Tuesday, April 23, 2019

A picture of Jared

So, here's a photo of Jared in congenial surroundings, either in the Green Room at the 1983 Marquette Tolkien Conference (assuming that conf. had a Green Room, which I'm not sure about) or in his suite in Mashuda Hall at the 1987 Marquette Tolkien Conference/MythCon.

Thursday, April 18, 2019


So, I'm finding it hard to sum up my friend Jared in a single piece, and have decided to make a series of smaller posts and see how that works.

As a Tolkien scholar, Jared had three main claims to fame.

First, he had briefly corresponded as a youth with C. S. Lewis and later J. R. R. Tolkien, writing  a fan letter to each and receiving a reply both times, although unfortunately neither letter survives.

Second, he had edited one of the earlier books on Tolkien and his works, 1975's A TOLKIEN COMPASS, which is famed for printing Richard West's article on Tolkien's use of interlace narrative in LotR (still one of the best essays on Tolkien all these years later) and Bonniejean Christensen's piece on THE HOBBIT, the first to point out in detail the changes in the Gollum chapter between the first and second editions of that book. And, in those days when the publication of any new material from JRRT himself was prized as a pearl beyond price, Jared's collection included as an appendix GUIDE TO THE NAMES IN THE LORD OF THE RINGS by JRRT himself, a piece the Professor put together for the aid of translators.

Third, he had set forth his own ideas on Tolkien in a 1982 book ENGLAND AND ALWAYS, which argued that the three most important things about Tolkien were (a) his strong affinity with Edwardian adventure stories, (b) his being a philologist, and (c) his being a (conservative) Xian.

Jared himself provides a single-page summary of his argument in ENGLAND AND ALWAYS in his later book THE RISE OF TOLKIENIAN FANTASY (2005), so I can give this in his own words rather than through the lens of my rephrasings:

Sequels in the Edwardian Mode: A Problem in Calquing
In my original study of The Lord of the Rings as as an "adventure story in the Edwardian mode" I defined that mode by a number of characteristics . . . These characteristics, it seems to me, present a particular problem for sequels, or even additional works, by the authors of Edwardian adventure stories. This problem, in turn, suggests some reasons for the nature of The Silmarillion and the Unfinished Tales—including their unfinished state—as well as suggesting that it may be worth-while to consider the ways other authors dealt with it, or failed to deal with it. All this is my topic here.

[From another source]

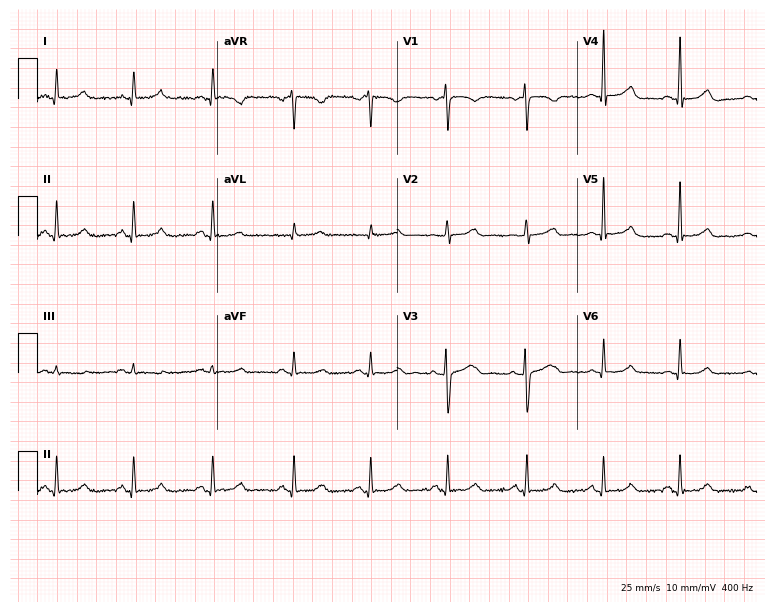
ECG — a 45-year-old female. Labelled as a normal ECG.
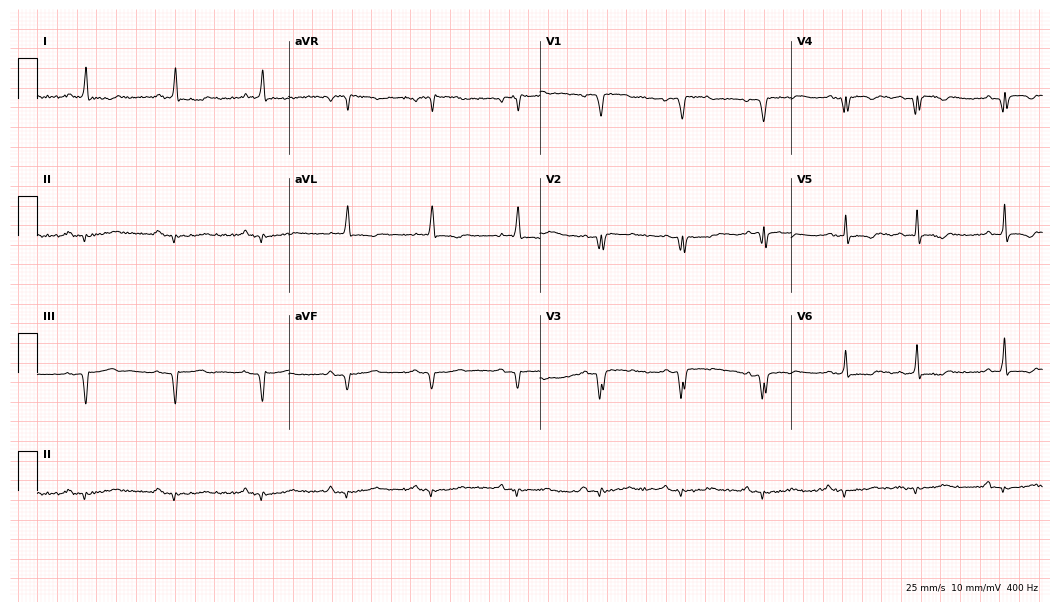
Resting 12-lead electrocardiogram (10.2-second recording at 400 Hz). Patient: a male, 82 years old. None of these six findings is recorded: first-degree AV block, right bundle branch block, left bundle branch block, sinus bradycardia, atrial fibrillation, sinus tachycardia.

The characteristics of the adventure story in the Edwardian mode were these: First, the story is framed in familiarity. In this, it is like a fairy-tale, but unlike the fairy-tale, its action is time-specific. Second, the characters are types, though they may rise to the dignity of archetypes. Third, and connected with the second characteristic it is the character of nature, not the character of the actors, that are "realized" (in the French sense of the word). Fourth, the adventurers are not solitary, but they are frequently (in fact, almost universally) a happy few. Fifth, the adventurers are narrated (frequently in the first person) by the most ordinary of the happy few. Sixth, there is a recurring motif (perhaps the recurring motif) of the past alive in the present. And seventh, the world of the adventurers is essentially an aristocratic world. It might also be argued that there are fewer shades of grey in the actions of the characters than we are accustomed to seeing in our present-day world."

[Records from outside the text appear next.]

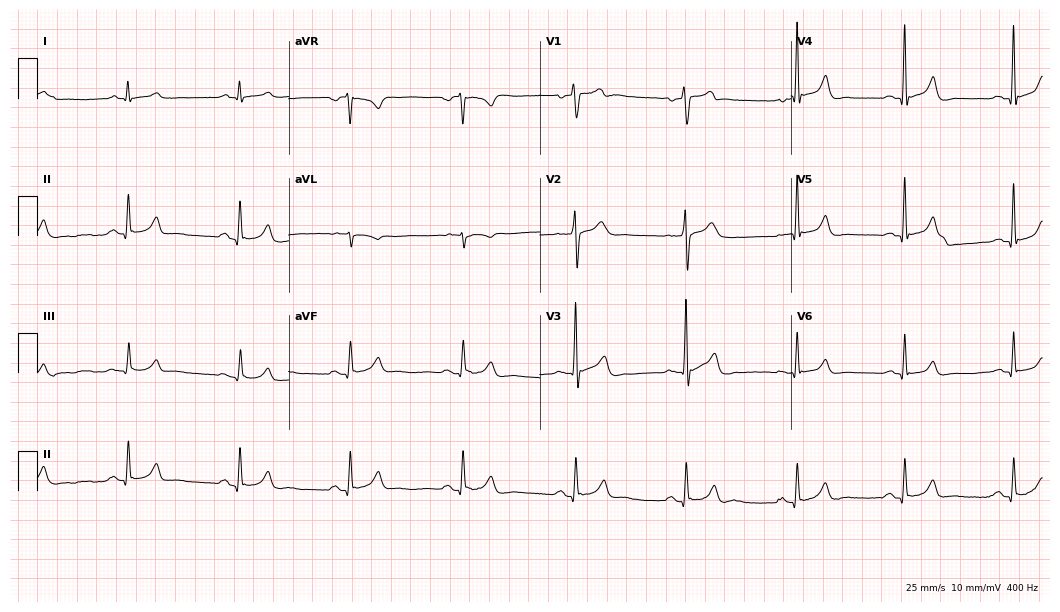
12-lead ECG from a man, 43 years old (10.2-second recording at 400 Hz). No first-degree AV block, right bundle branch block, left bundle branch block, sinus bradycardia, atrial fibrillation or sinus tachycardia recorded for this tracing.
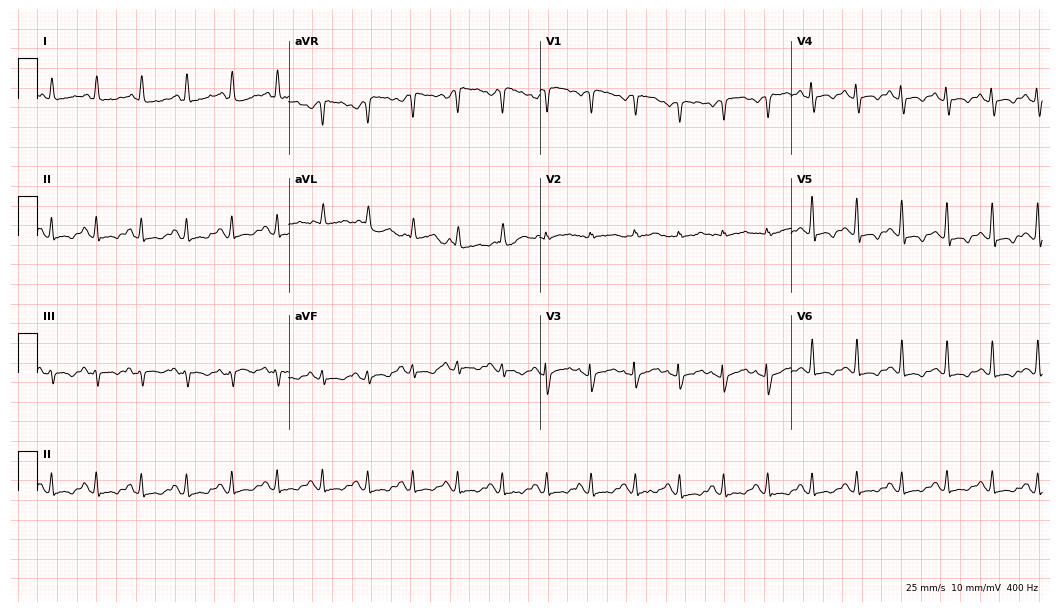
Standard 12-lead ECG recorded from a female patient, 36 years old (10.2-second recording at 400 Hz). The tracing shows sinus tachycardia (a sinus rate of 100 beats per minute or more).
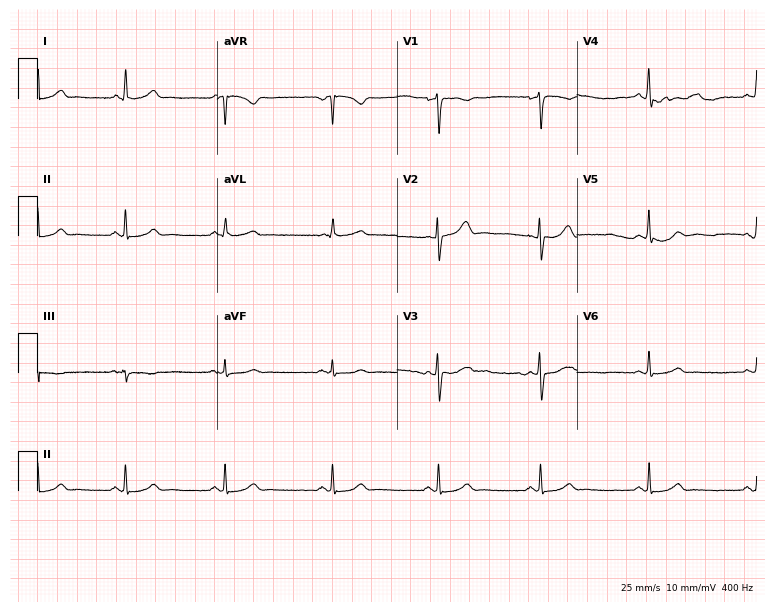
ECG (7.3-second recording at 400 Hz) — a 43-year-old woman. Labelled as a normal ECG.
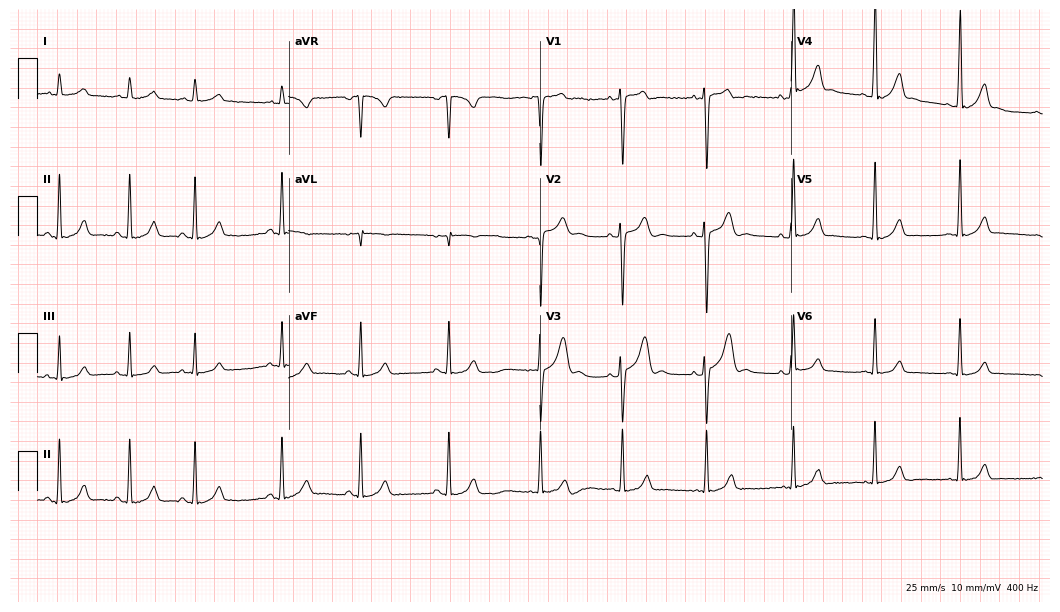
12-lead ECG (10.2-second recording at 400 Hz) from a man, 18 years old. Labelled as a normal ECG.
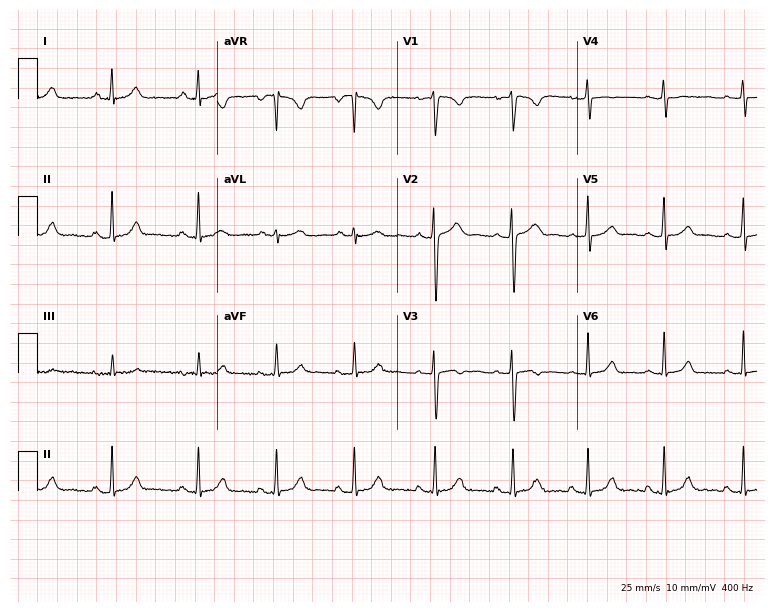
ECG — a 26-year-old female. Labelled as a normal ECG.
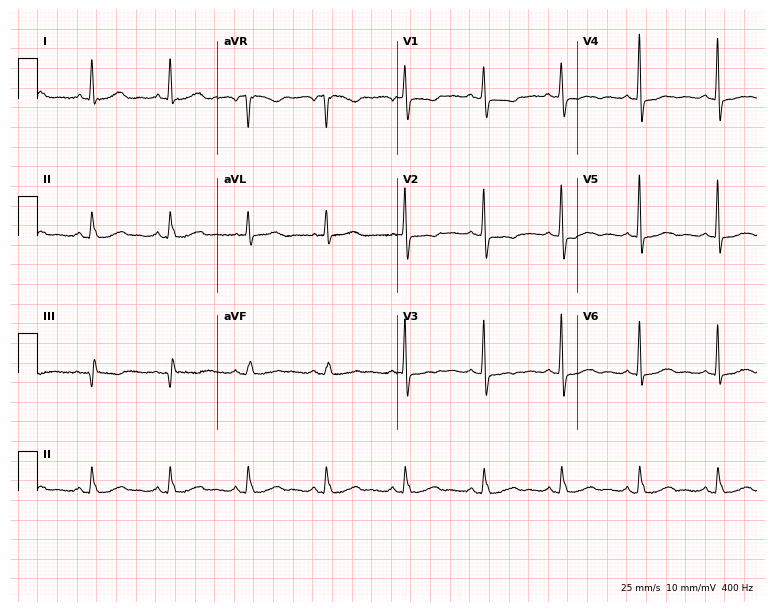
12-lead ECG from a female patient, 68 years old. Screened for six findings — first-degree AV block, right bundle branch block, left bundle branch block, sinus bradycardia, atrial fibrillation, sinus tachycardia — none is recorded. Findings outside these six are not listed.

—Jared Lobdell, THE RISE OF TOLKIENIAN FANTASY, 2005, p. 167

More later
current reading: re-reading (for the fourth time) Jared's ENGLAND AND ALWAYS (1982)

Monday, April 15, 2019

Jared Lobdell

Just heard today from Doug A. (thanks Doug) that my friend and fellow Tolkien scholar Jared Lobdell died a few weeks ago on March 21st. I hadn't seen him in quite a few years but we kept in touch with the occasional email, maybe once or twice every other year. Our most recent exchange had been when I sent him a copy of my little CHU-BU AND SHEEMISH chapbook, thinking he might like it. Working out the timing from when I mailed it, I think it must have arrived just a little too late for him to have seen it.

I'll try to write up some memories of Jared as I knew him over the next few days.  As The Wife Says: "It's hard to write a short piece on a complicated man".

--John R.

Thursday, April 11, 2019

The Stone Table (unauthorized Narnia)

So, thanks to Gregory R. and Richard W. for the news about a new, unauthorized, unpublished, and perhaps unpublishable Narnia book: THE STONE TABLE. Written by Francis Spufford, whose work I don't know but is apparently well thought of by those who do, it's set between the events of THE MAGICIAN'S NEPHEW and THE LION, THE WITCH, & THE WARDROBE.

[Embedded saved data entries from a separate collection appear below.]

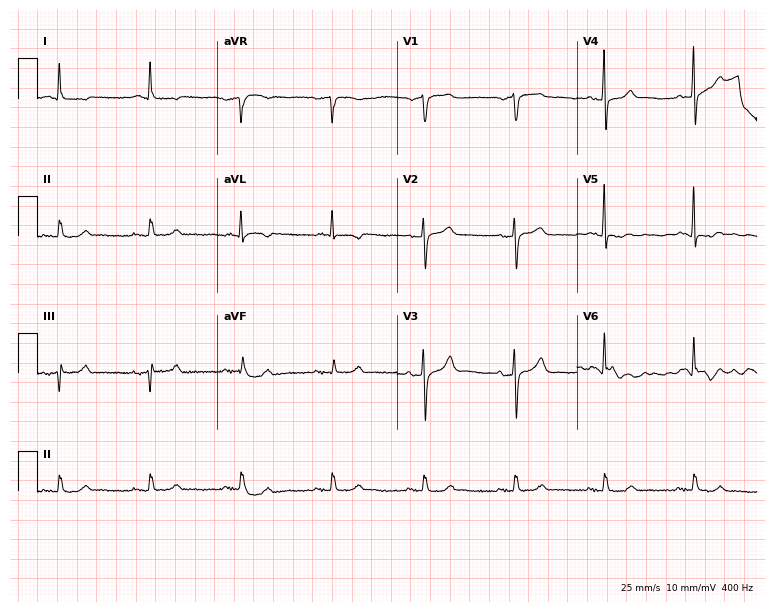
12-lead ECG from an 83-year-old male patient (7.3-second recording at 400 Hz). No first-degree AV block, right bundle branch block (RBBB), left bundle branch block (LBBB), sinus bradycardia, atrial fibrillation (AF) or sinus tachycardia recorded for this tracing. Findings outside these six are not listed.
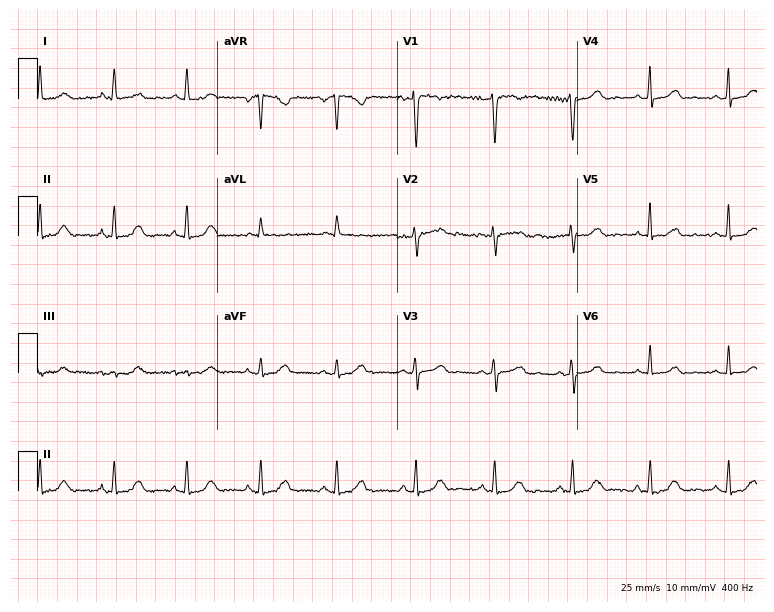
ECG (7.3-second recording at 400 Hz) — a 43-year-old female patient. Labelled as a normal ECG.
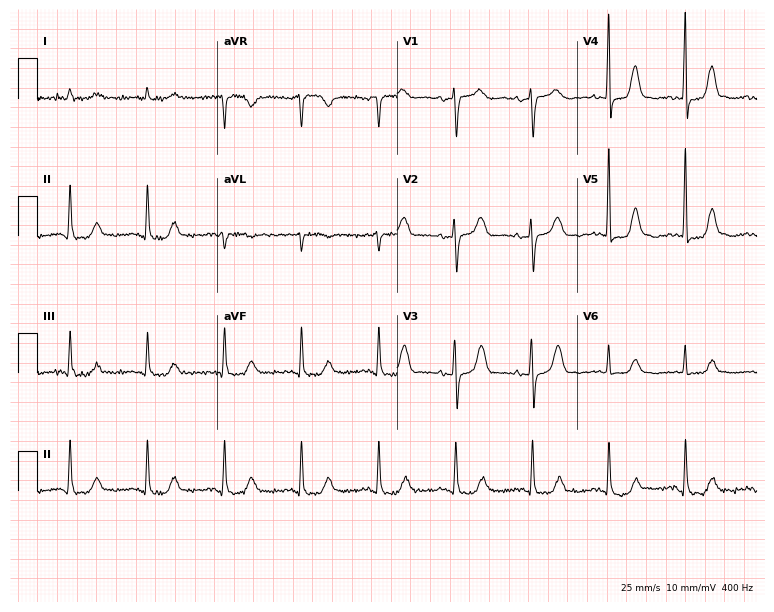
12-lead ECG from a female, 76 years old (7.3-second recording at 400 Hz). Recorded interpretation: within normal limits.

Spufford claims to have written it without regard to publishability, then self-published an edition of seventy-five copies, which he gave away to friends, and also allowed friends to post the first two chapters online (which I have not seen). This seems to be flirting with the line between fanfiction and under-the-radar semi-publication, a kind of side-stepping presumably intended to prevent the hammer that smiteth coming down from the Lewis Estate.

For those who have been around a while, this is reminiscent of how the great Lindskoog-Hooper feud began: a nun wrote an eighth Narnia book and asked Lindskoog's help in getting permission to publish from the Lewis estate. The estate, predictably, said no. Whereupon Lindskoog started an investigation that evolved into a vendetta against Hooper, the man acting as the estate's literary advisor, who'd said no. Let's hope things don't get so badly out of hand this time around.

Here's how Spufford justifies the project:

“If you’re going to play with someone else’s toys, then you need to be very clear that they are someone else’s toys. You need to be clear that you’re not profiting by it, that it’s a homage that doesn’t tread on the toes of the real books.”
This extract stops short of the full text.